The Load balancer has 2 Target Groups:
- port 443 -> port 8200 with health check reporting healthy on status 200 and 429
- port 8201 -> port 8201 with health check reporting healthy on status 200
This way the LB will redirect server-to-server communication only to the current active node
Q2: Is this the way one is supposed to be setting it up ?
The set up I documented doesn’t work because the ALB would terminate TLS also in the server-to-server communication on port 8201 which upsets the Vault.
So I think I came up with the right set up with request forwarding (no redirection) in AWS which doesn’t include the ALB anymore but rather the NLB.
Bear in mind, that this set up is not meant to be exposed to the internet: the balancer is internal to the VPC. We plan to access the Vault per VPN connection into the VPC. I suppose it’s not a great security concern to expose the 8201 to the public internet but if you’re paranoid enough you may want to set up a dedicated internal NLB for that (costs more of course)

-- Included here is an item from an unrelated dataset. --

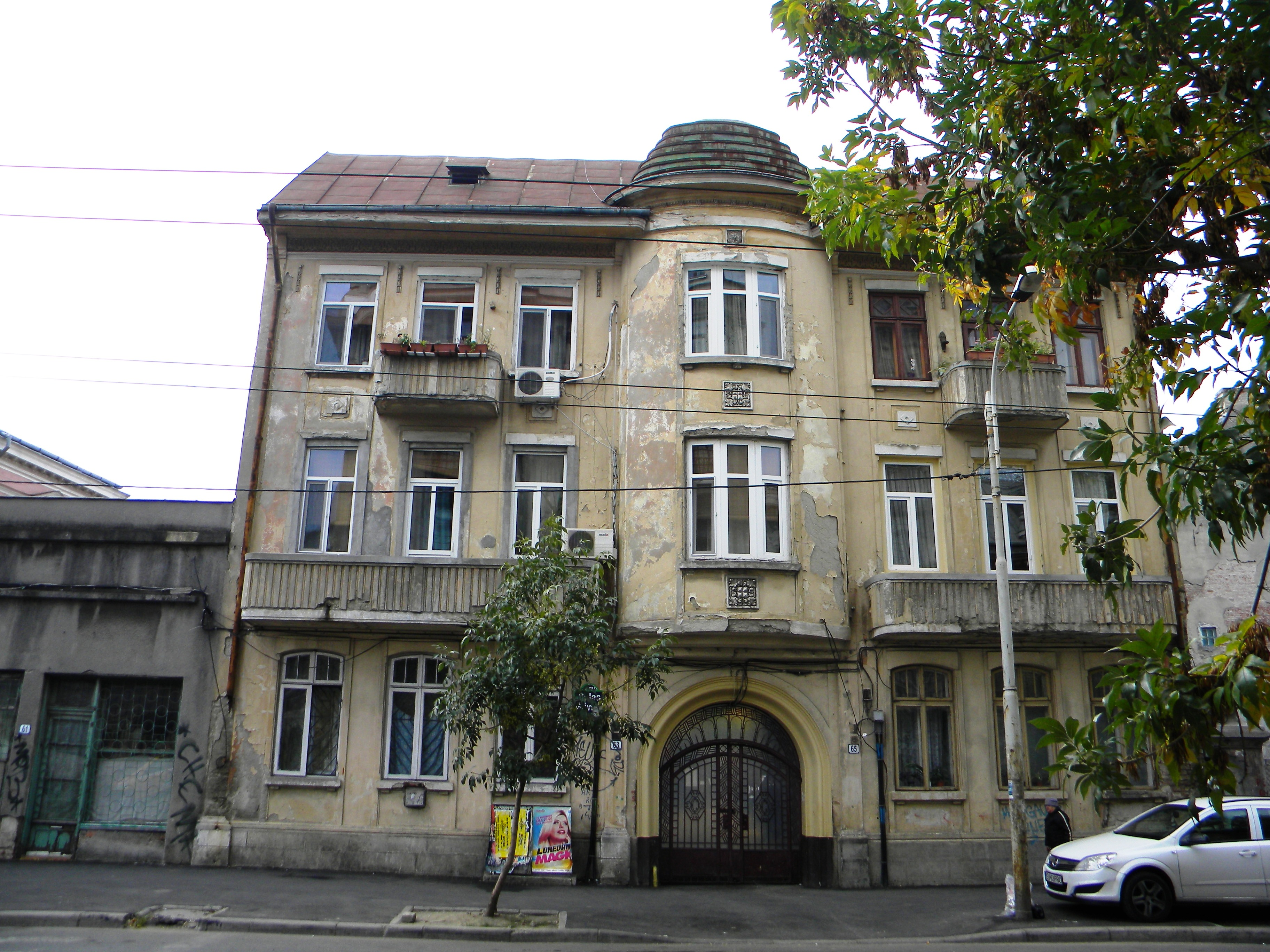 Bucuresti, Romania, Casa pe Calea Grivitei nr. 63-65, sect. 1

This is the set up of the NLB:
- port 443 -> port 8200 with TCP health check on host port. Vault terminates TLS. Traffic is forwarded to all instances as long as port 8200 is open
- port 8201 -> port 8201 with HTTPS health check on the https://[host]:8201/v1/sys/health. Only the active node responds with 200 (the standby responds with 429) making the NLB relay all server-to-server traffic to the active node.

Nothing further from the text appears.